At the same time, the configurations are fairly readable (YAML). It also has an established set of best practices for how to organize your configuration into components ("roles” in Ansible parlance) you can then reuse when describing the purpose and desired state of a server, virtual or physical.
Countless modules for countless services are available, a huge community using it and active development rounds out the benefits.
This is not the place for a full introduction to Ansible, so here’s a good video introduction.
Unfortunately (for me), even if Ansible is extremely flexible, it still has a basic paradigm that doesn’t always fit: Tasks are mapped onto servers (or groups of servers) from an inventory to reach desired states. This poses a catch-22 when you are building AWS infrastructure.
What if I need to start a virtual server first, and then run tasks on it? What if I want to add a routing rule to a network in a virtual private cloud? There’s no notion of a target host there.
There is a suggested solution to this with Ansible. Connect to localhost and make API-calls. There are modules that work like this for most AWS products, so this is of course doable, but it becomes kludgy pretty fast. On top of that, there were plenty of inactive open tickets on github for the AWS modules when I had to make my decision. Instead of forcing my problem to fit Ansible, I decided to split off the actual infrastructure-part and find a separate tool to handle the AWS setup.
A coworker quickly steered me away from Amazon CloudFormation and pointed me toward Terraform. Many of you are probably already familiar with other tools from HashiCorp, this is their solution for orchestrating cloud based infrastructure.
Terraform is a fairly new piece of software, still under heavy development. It’s not a perfect fit according to the bullet list above and I’ve stubbed my toes against many weird things, but Terraform really shines in one area: Providing a common interface to all the services we need.
It also resolves dependencies automatically, which has been extremely useful to someone like me who never set up AWS infrastructure from scratch before. I could simply start in one end and resolve dependencies as I went along.

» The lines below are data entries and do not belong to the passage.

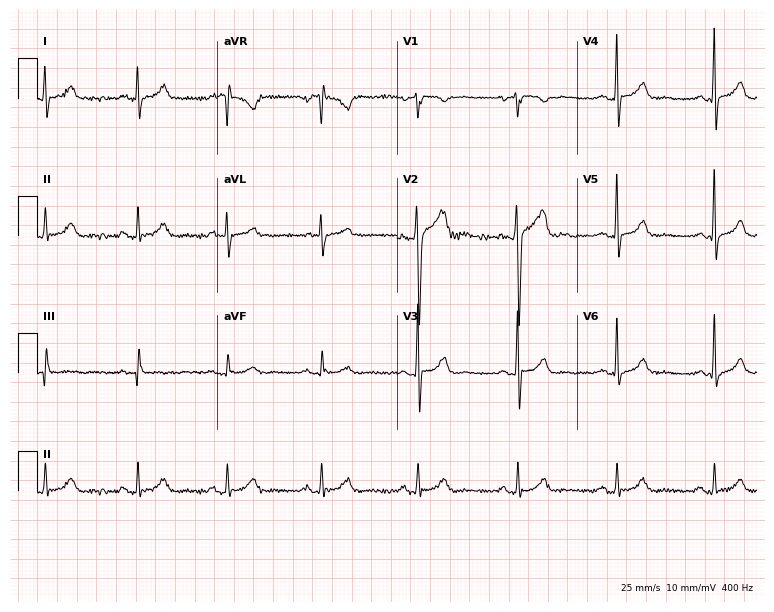
Resting 12-lead electrocardiogram. Patient: a male, 45 years old. Read as a normal ECG.
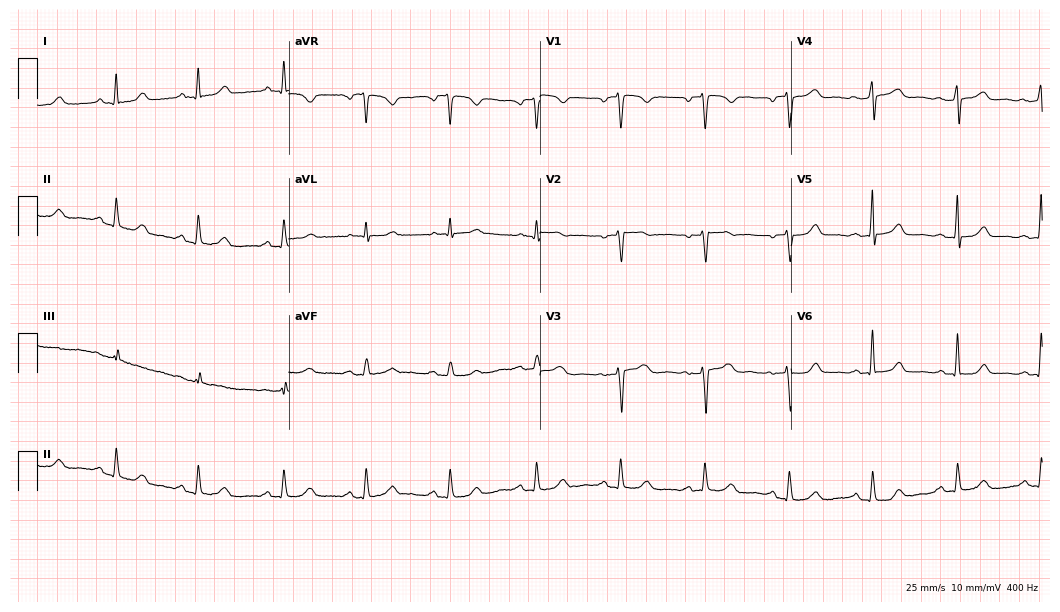
12-lead ECG from a female, 65 years old. Labelled as a normal ECG.
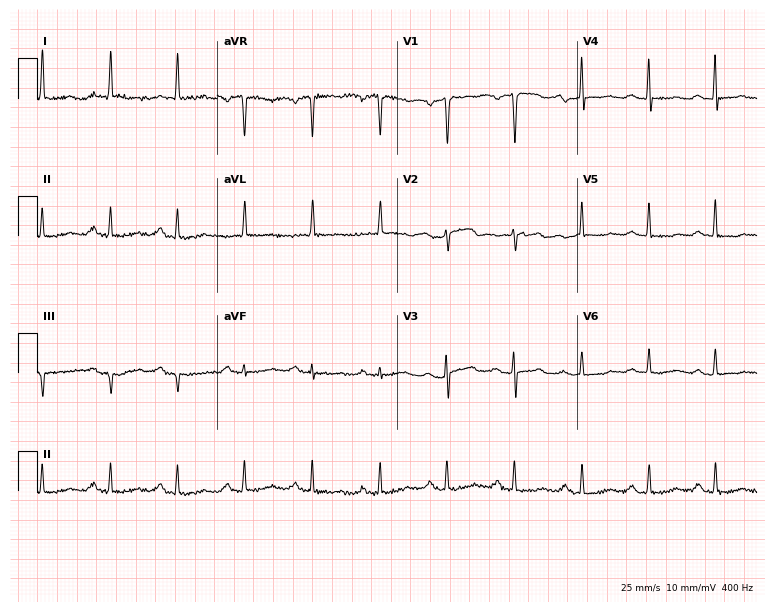
Resting 12-lead electrocardiogram (7.3-second recording at 400 Hz). Patient: a 75-year-old female. None of these six findings is recorded: first-degree AV block, right bundle branch block, left bundle branch block, sinus bradycardia, atrial fibrillation, sinus tachycardia. Only these six findings were labelled.
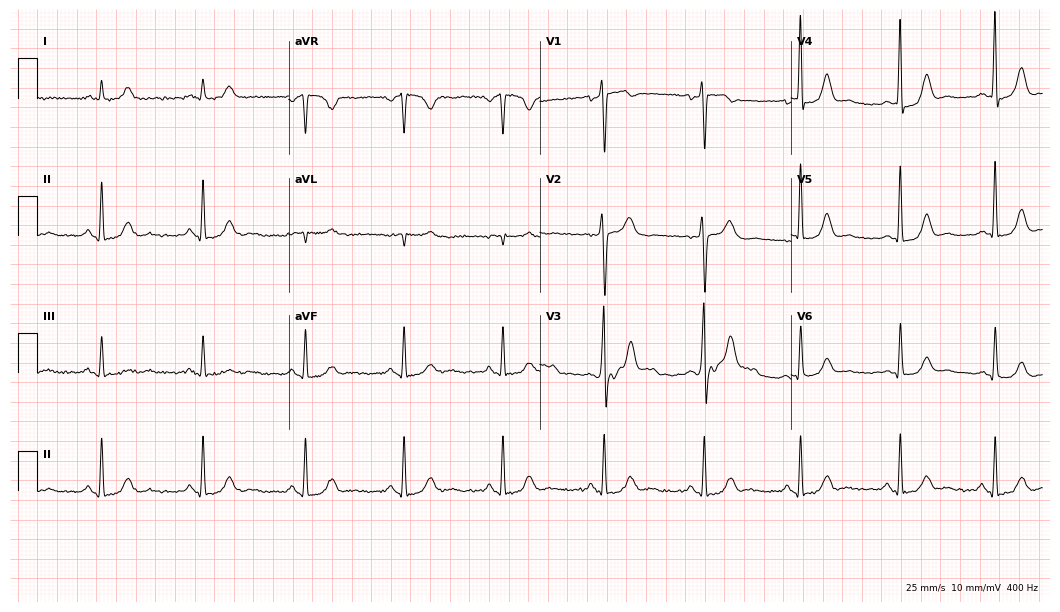
Electrocardiogram (10.2-second recording at 400 Hz), a 52-year-old male patient. Overall reading on record: normal ECG.
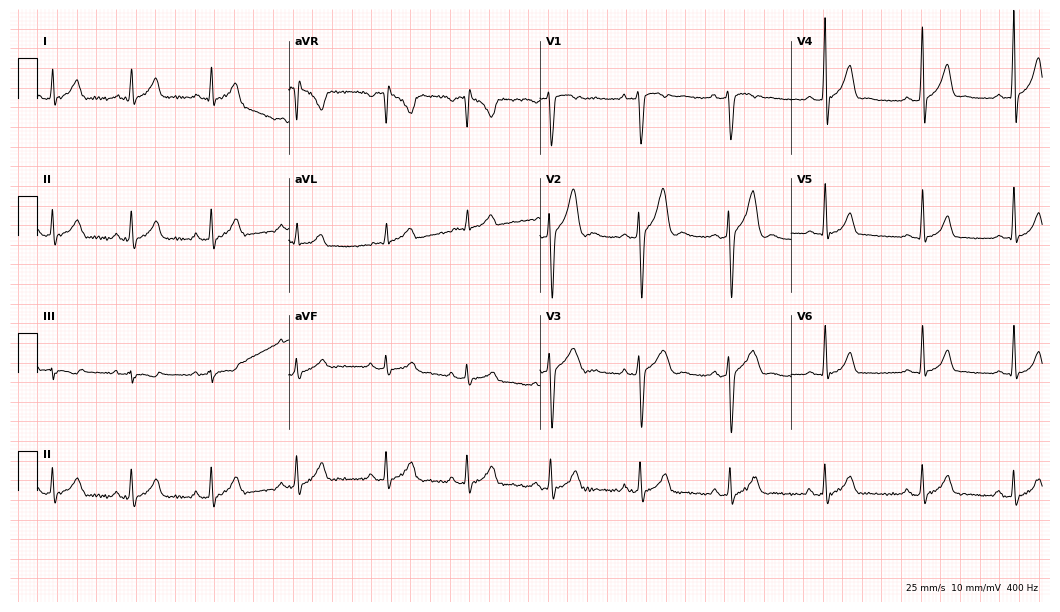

Terraform has a custom configuration language which took a bit of time to understand. It has some weird omissions and inconsistencies. For instance, you can’t create a list literal, but there are functions that operate on lists. Variable substitutions will work in some places but not others.
I’ve been able to find answers to my questions pretty quickly (developers seem reasonably good about replying to github issues), but it has taken some time to get used to things.
Terraform configs can be broken up into modules and reused easily. There are also a lot of modules from the community available to look at to get an idea of how to set up your own environment. You even reuse these community modules directly by just telling Terraform where to find them and it will take care of the rest.
In the next edition of this article series, I’ll dive deeper into Terraform and Ansible. We will also look closer at deploying Docker images.